__Exercise description__. Within the material below, transcribe exactly the lines from the one holding "Densità demografica |" through the one holding "2011.0 | 338.237 |", keeping both ends and skipping the rest.

(Input for this task)

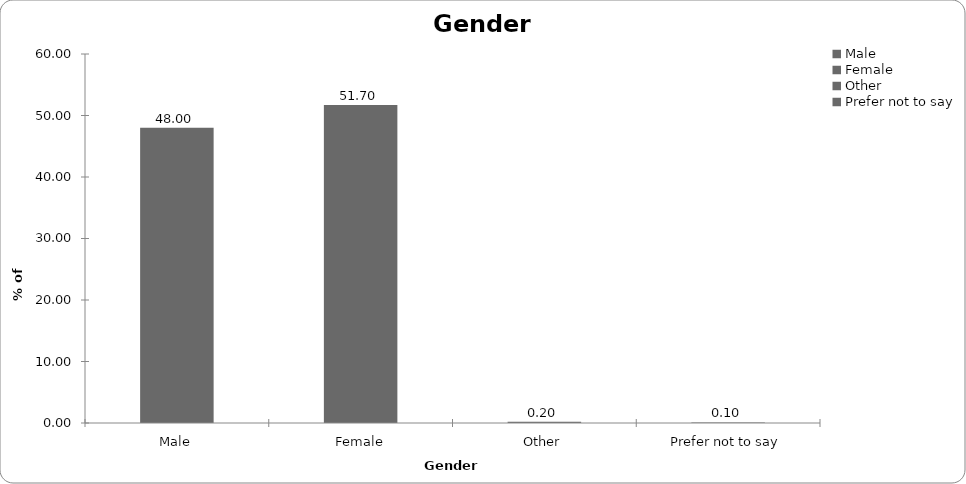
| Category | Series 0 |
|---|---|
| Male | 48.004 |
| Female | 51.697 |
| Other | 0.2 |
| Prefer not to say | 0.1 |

(End Input for this task)
(Input for this task)

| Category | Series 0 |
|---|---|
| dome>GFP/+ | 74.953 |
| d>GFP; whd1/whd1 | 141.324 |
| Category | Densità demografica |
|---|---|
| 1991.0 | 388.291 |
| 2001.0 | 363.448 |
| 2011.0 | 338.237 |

(End Input for this task)

__Your solution__.
| Category | Densità demografica |
|---|---|
| 1991.0 | 388.291 |
| 2001.0 | 363.448 |
| 2011.0 | 338.237 |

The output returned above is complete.